One of the most telling revelations of the civil rights work I did in the 1980s and 1990s was how uncomfortable New Yorkers were with the social unrest. For the first time, we brought a Southern kind of civil disobedience movement to New York over a long period of time. This was Malcolm X’s town; King and Jesse never brought any campaigns to New York. When we marched in Howard Beach, in Bensonhurst, did the “Days of Outrage” to protest police brutality, this was something the city hadn’t ever seen: a sustained movement, jumping on issue after issue, rallying every week, leading nonviolent marches, disrupting the city, shutting down bridges, willingly going to jail. It was new, so the reaction of the media and the public was expected: This makes us uncomfortable, so we must demonize it. Even black people were made uncomfortable by all the fuss, because they had never seen it before.
But one of the reasons I was able to keep doing it, despite all the attacks, was that I believed in it, saw it as essential to making the city—my city—more just and fair.

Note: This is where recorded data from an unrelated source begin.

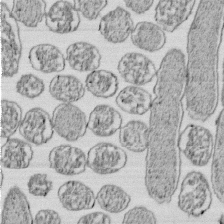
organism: E. coli
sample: Bacterial nucleoid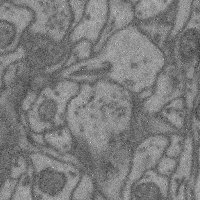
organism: Mouse
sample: Cerebral cortex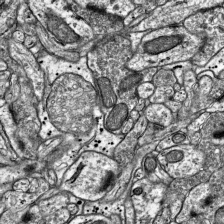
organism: Mouse
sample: Visual Cortex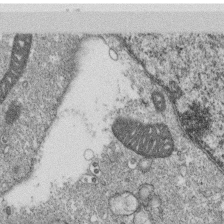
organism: African green monkey
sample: Vero E6 cells infected with SARS-CoV-2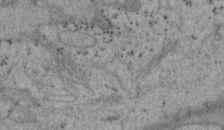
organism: Human
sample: HeLa cells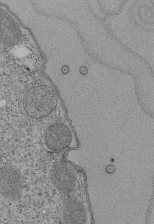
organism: Tetrahymena
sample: Cilia in tetrahymena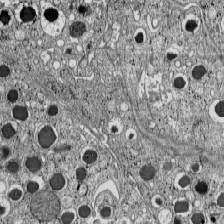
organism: C57BL Mouse
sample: Pancreatic islet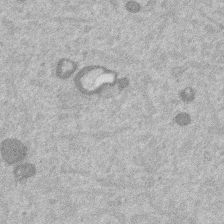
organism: Mouse
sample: Dividing mouse embryo 1 cell stage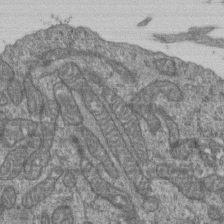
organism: Human
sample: Retinal organoid Rod and Cone cells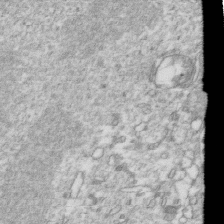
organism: Mouse
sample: Activated OT-1 CD8+ T cells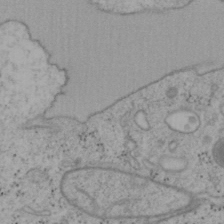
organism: Human
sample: HeLa cells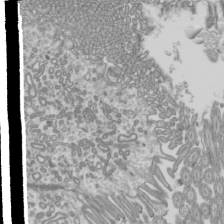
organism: Mouse
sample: Cilia; mouse epididymis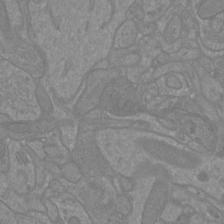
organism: Mouse
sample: Cortical neurons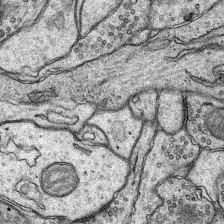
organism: Rat
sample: Hippocampus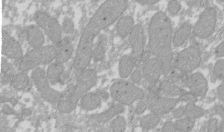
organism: Xenopus
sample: Cilia; centrioles in frog embryo cells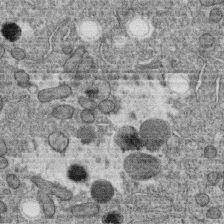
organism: C. elegans
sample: C. elegans oocyte; sperm cells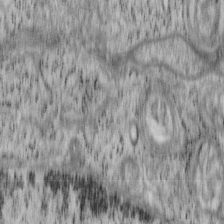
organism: Human
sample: HeLa cells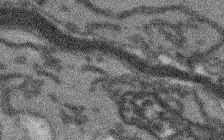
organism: Arabidopsis thaliana
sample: Root tip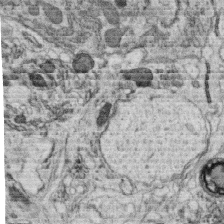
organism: C. elegans
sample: C. elegans oocyte; sperm cells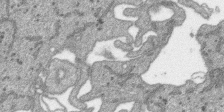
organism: Human
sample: Lung epithelial cells infected with SARS-CoV-2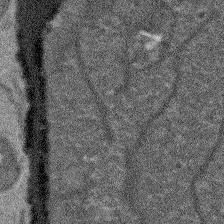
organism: Arabidopsis thaliana
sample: Root tip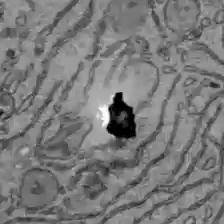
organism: C57BL Mouse
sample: Liver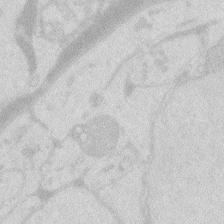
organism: Zebrafish
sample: Macrophage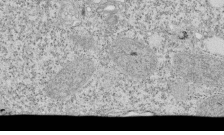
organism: Tetrahymena
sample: Cilia in tetrahymena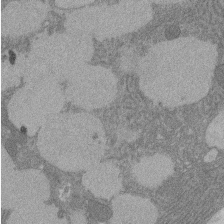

I didn’t come to New York; I was New York. I grew up in Queens and Brooklyn. I knew how to talk to the guys in the street, ’cause I had been talking to them and preaching to them since I was a little boy. Everything I had been doing for the previous twenty years had prepared me to be a civil rights leader in my city. Even though my mother and my siblings and potential mates thought I was crazy, I was doing exactly what I had pictured myself doing. They would say, “Al, how in the hell you gonna build a career doing that?” But I never thought about it that way. Growing up as a boy preacher, I never knew normal. So I never pictured a nine-to-five gig in my future.
In the early ’90s, I would have regular meetings at Sylvia’s Restaurant in Harlem with t
wo close friends of mine, David Paterson and Greg Meeks. All of us were in our thirties at the time, born within a year of one another, and we were all thinking about where we wanted our careers to take us next. On one particular day, we conducted a little poll on where we saw ourselves headed. It was a pivotal moment for us, because it showed how we were activating the long-term vision that would propel us. We went around the table. David went first. His father, Basil Paterson, is still one of the deans of New York politics, particularly in Harlem, and has served the city in many capacities—state senator, deputy mayor, New York secretary of state, and currently a prominent labor lawyer at the age of eighty-seven. In 1985, David was elected to the state senate, taking the seat once held by his father.
“I think I’m going to be the next David Dinkins, the next black mayor,” David said.
Meeks went next. A Harlem kid raised in a housing project, Meeks had already succeeded spectacularly, first as an assistant district attorney and then as a politician; he had just been elected to the state assembly.
“I want to be the next congressman from Queens,” he said.
They got around to me. I had already been through the wrenching ordeals of Howard Beach, Bensonhurst, and quite a few other high-profile instances of racial injustice in the city. I had just started my National Action Network to bring some structure to my activism and had recently run for the U.S. Senate in New York. But up to that point, my work had mostly been contained in the city.